Before vaccines were approved for older adults, RSV immunizations were mainly suggested for high-risk infants. RSV is a prevalent respiratory virus known for causing severe respiratory issues in young children, especially infants under one year.

“Given RSV remains a significant risk for this age group, we hope these findings will offer crucial insights for healthcare leaders and policymakers,” Hutton added.

To assess the cost-effectiveness, Hutton and his team looked at the general population of older adults and tracked RSV-related healthcare usage, which included outpatient visits, emergency room visits, hospital admissions, and deaths associated with RSV.

The researchers specifically focused on quality-adjusted life-years lost (QALY) and the societal costs linked to RSV infections, discovering that costs varied according to age and vaccine type. They found that vaccine effectiveness, hospitalization rates for RSV, and the price of vaccines significantly influenced the cost for each QALY saved.

For instance:

  • For all adults aged 60 and older, the societal cost per QALY saved was $196,842 for GSK’s Arexvy and $176,557 for Pfizer’s Abrysvo.
  • For individuals aged 65 and older, the costs were lower at $162,138 for GSK and $146,543 for Pfizer.
  • For those aged between 60 and 64, the costs per QALY saved were considerably higher, at $385,829 for GSK and $331,486 for Pfizer.

Traditionally, efforts to prevent and treat RSV have concentrated on younger populations due to a higher risk of severe outcomes and hospitalization. With the increasing recognition of similar risks among older adults, RSV vaccines have been developed to help prevent severe illness, hospitalizations, and deaths related to RSV.

The researchers concluded that RSV vaccination could be cost-effective for adults aged 60 and above, particularly for the older segments of this group. They mentioned that lowering vaccine prices and maintaining effectiveness beyond two RSV seasons could enhance the cost-effectiveness for a larger population. However, they also noted some uncertainties, especially regarding the long-term effectiveness of the vaccines.

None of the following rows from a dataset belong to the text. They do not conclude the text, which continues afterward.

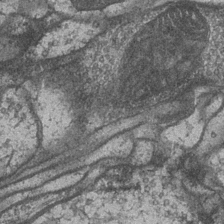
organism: Drosophila
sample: Optic medulla
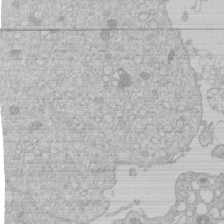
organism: Human
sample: Macrophage cells
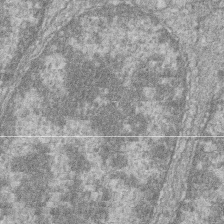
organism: Zebrafish
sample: Cilia; retinal pigment epithelium
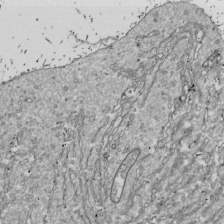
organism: Drosophila
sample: Cell division; meiosis; drosophila spermatocytes
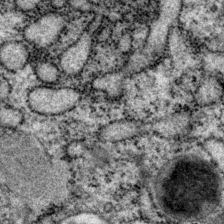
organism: P. pacificus
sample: Pharynx
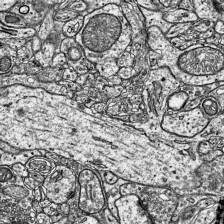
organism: Mouse
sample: Visual Cortex
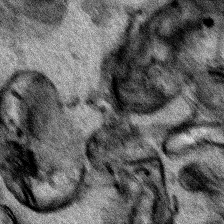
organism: Human
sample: Mitochondria in HCT116 cells
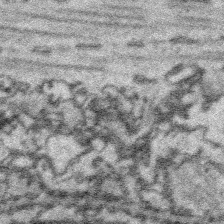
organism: Platynereis dumerilii
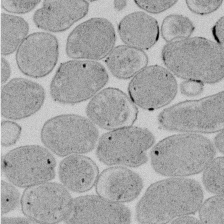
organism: E. coli
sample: Bacterial nucleoid
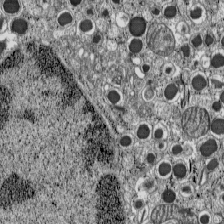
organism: C57BL Mouse
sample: Pancreatic islet
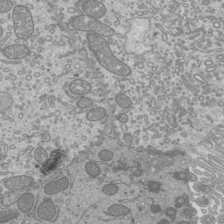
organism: Mouse
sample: Cilia; mouse epididymis
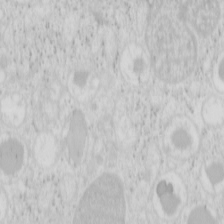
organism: Mouse
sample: Pancreas
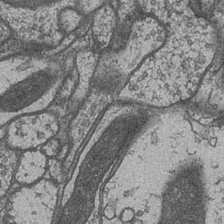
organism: Drosophila
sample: Optic medulla
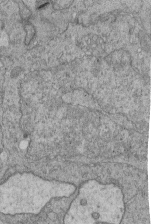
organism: Human
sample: Retinal organoid Rod and Cone cells
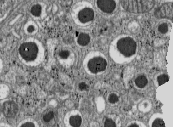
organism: C57BL Mouse
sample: Pancreatic islet
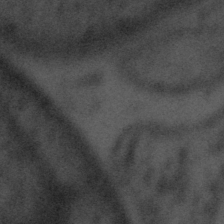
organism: Tuwongella immobilis
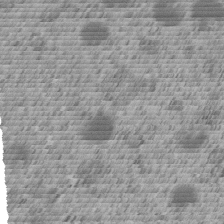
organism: C. elegans
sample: C. elegans embryo early stage
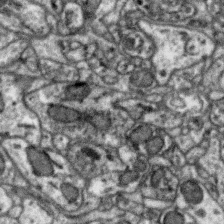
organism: Zebra finch
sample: Brain
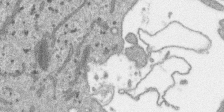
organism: Human
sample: Lung epithelial cells infected with SARS-CoV-2
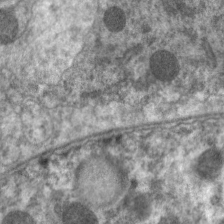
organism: C. elegans
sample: Pharynx
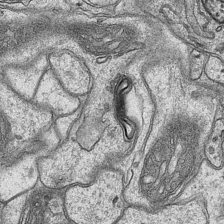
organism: Mouse
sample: CA1 Hippocampus
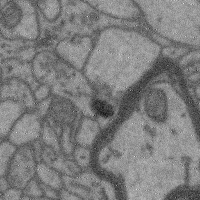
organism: Mouse
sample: Cerebral cortex
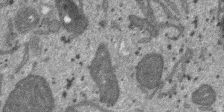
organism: Human
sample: Lung epithelial cells infected with SARS-CoV-2
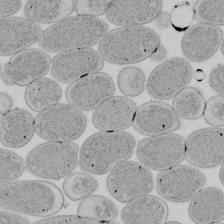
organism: E. coli
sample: Bacterial nucleoid
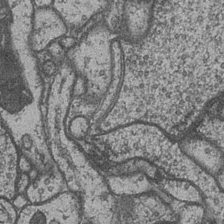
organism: Drosophila
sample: Optic medulla
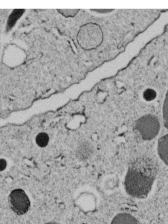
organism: C. elegans
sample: C. elegans embryo early stage
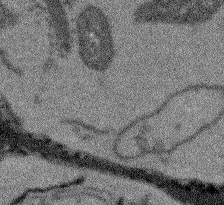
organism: Arabidopsis thaliana
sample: Root tip
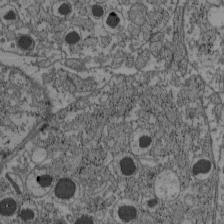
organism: C57BL Mouse
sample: Pancreatic islet
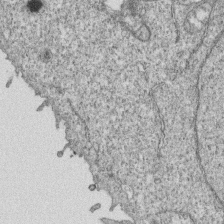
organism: Human
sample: HeLa cell HIV synapse
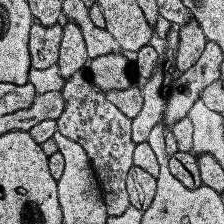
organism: Human
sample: Temporal Lobe
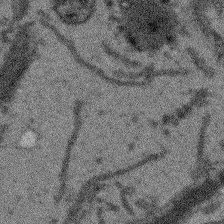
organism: Arabidopsis thaliana
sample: Root tip
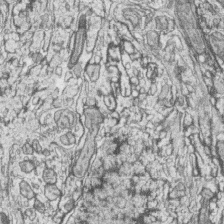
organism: Zebrafish
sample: synaptic ribbons in rod cells and cone cells
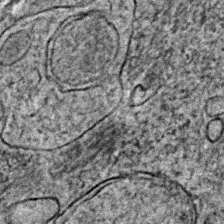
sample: Trachea
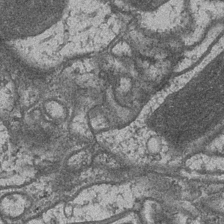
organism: Drosophila
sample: Optic medulla
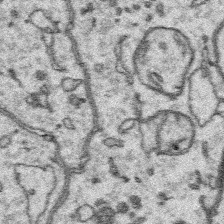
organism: Platynereis dumerilii
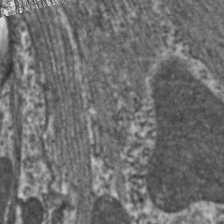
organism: C. elegans
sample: Pharynx
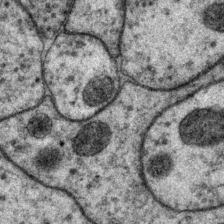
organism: P. pacificus
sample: Pharynx
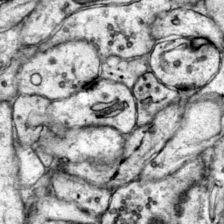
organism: Mouse
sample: Primary visual cortex
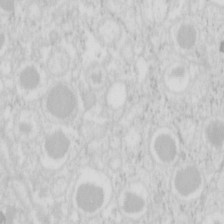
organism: Mouse
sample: Pancreas
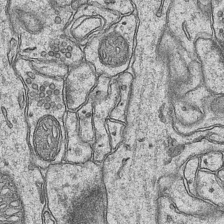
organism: Mouse
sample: CA1 Hippocampus
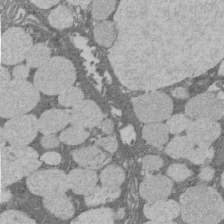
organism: Rat
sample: Salivary granule
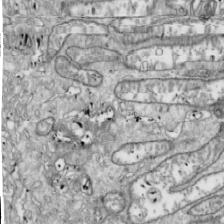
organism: Drosophila
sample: Cell division; meiosis; drosophila spermatocytes
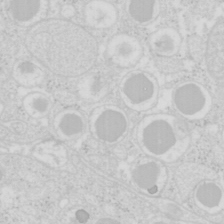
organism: Mouse
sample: Pancreas
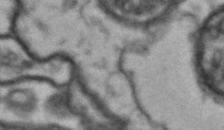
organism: Drosophila
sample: Brain
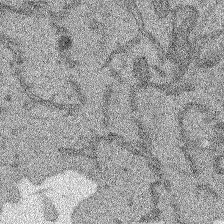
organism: Human
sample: HeLa cells
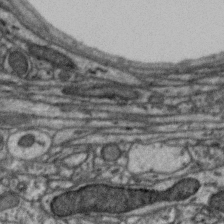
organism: Zebra finch
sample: Brain
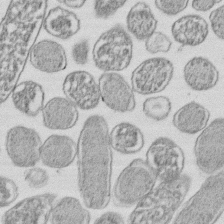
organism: E. coli
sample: Bacterial nucleoid
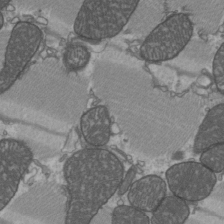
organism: C57BL Mouse
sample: Heart
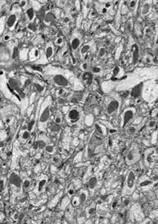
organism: Drosophila
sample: Optic lobe
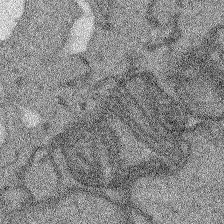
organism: Human
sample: HeLa cells
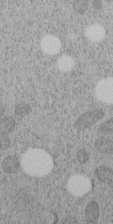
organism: C. elegans
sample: C. elegans embryo early stage
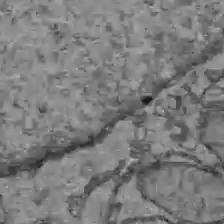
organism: C57BL Mouse
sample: Liver
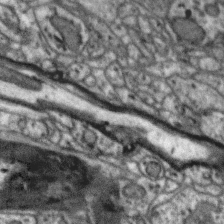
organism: Zebra finch
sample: Brain
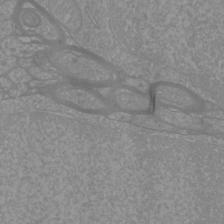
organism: Mouse
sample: Cortical neurons
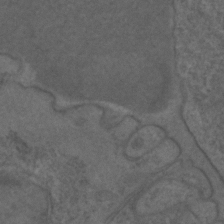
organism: C. elegans
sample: C. elegans embryo
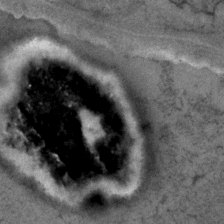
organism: C. elegans
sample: C. elegans embryo
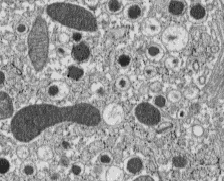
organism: C57BL Mouse
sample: Pancreatic islet
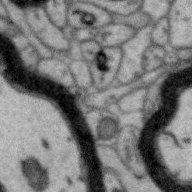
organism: Zebra finch
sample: Brain
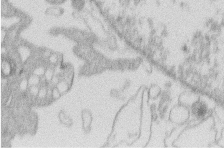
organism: Human
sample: Macrophage cells
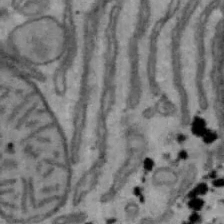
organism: Mouse
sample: Liver
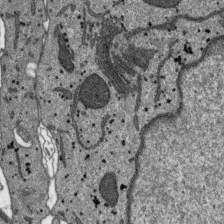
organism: Human
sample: Lung epithelial cells, uninfected (mock) control
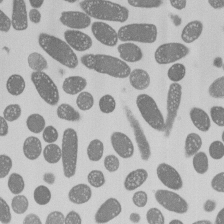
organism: E. coli
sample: Bacterial nucleoid
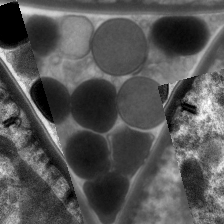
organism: C. elegans
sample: Pharynx
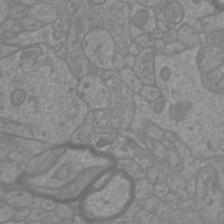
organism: Mouse
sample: Cortical neurons
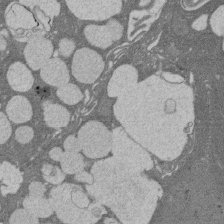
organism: Rat
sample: Salivary granule
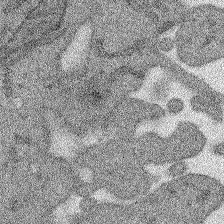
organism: Human
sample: HeLa cells
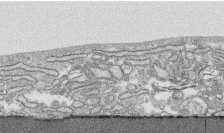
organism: Human
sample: CRL-1474
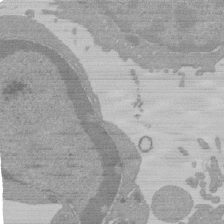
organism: Mouse
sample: Activated Pmel transgenic CD8+ T Cells
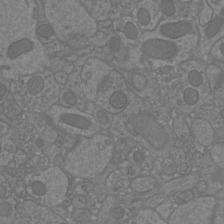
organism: Mouse
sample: Cortical neurons
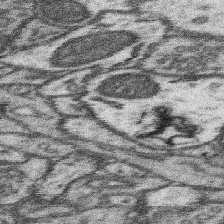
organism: Mouse
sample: Somatosensory cortex neuropil
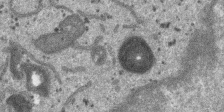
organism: Human
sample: Lung epithelial cells infected with SARS-CoV-2
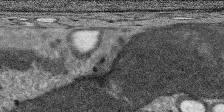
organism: Human
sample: Lung epithelial cells infected with SARS-CoV-2
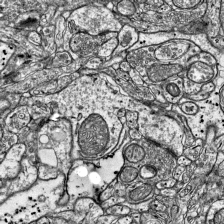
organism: Mouse
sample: Visual Cortex
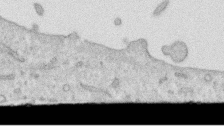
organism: Human
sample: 1205lu cells
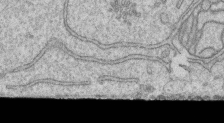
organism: Human
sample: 1205lu cells
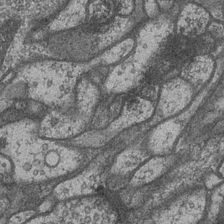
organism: Drosophila
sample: Optic medulla
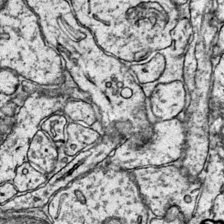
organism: Mouse
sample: Primary visual cortex
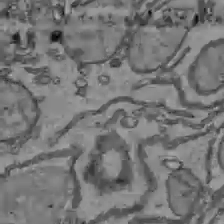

“We are eager to continue collaborating with the CDC to identify the most effective ways to allocate our healthcare resources to prevent respiratory diseases,” Hutton shared, who is also a professor at the U-M College of Engineering.

The co-authors of the study alongside Hutton include Lisa Prosser, Angela Rose, and Kerra Mercon from the University of Michigan, along with Ismael Ortega-Sanchez, Andrew Leidner, Fiona Havers, Mila Prill, Michael Whitaker, Lauren Roper, Jamison Pike, Amadea Britton, and Michael Melgar from the CDC.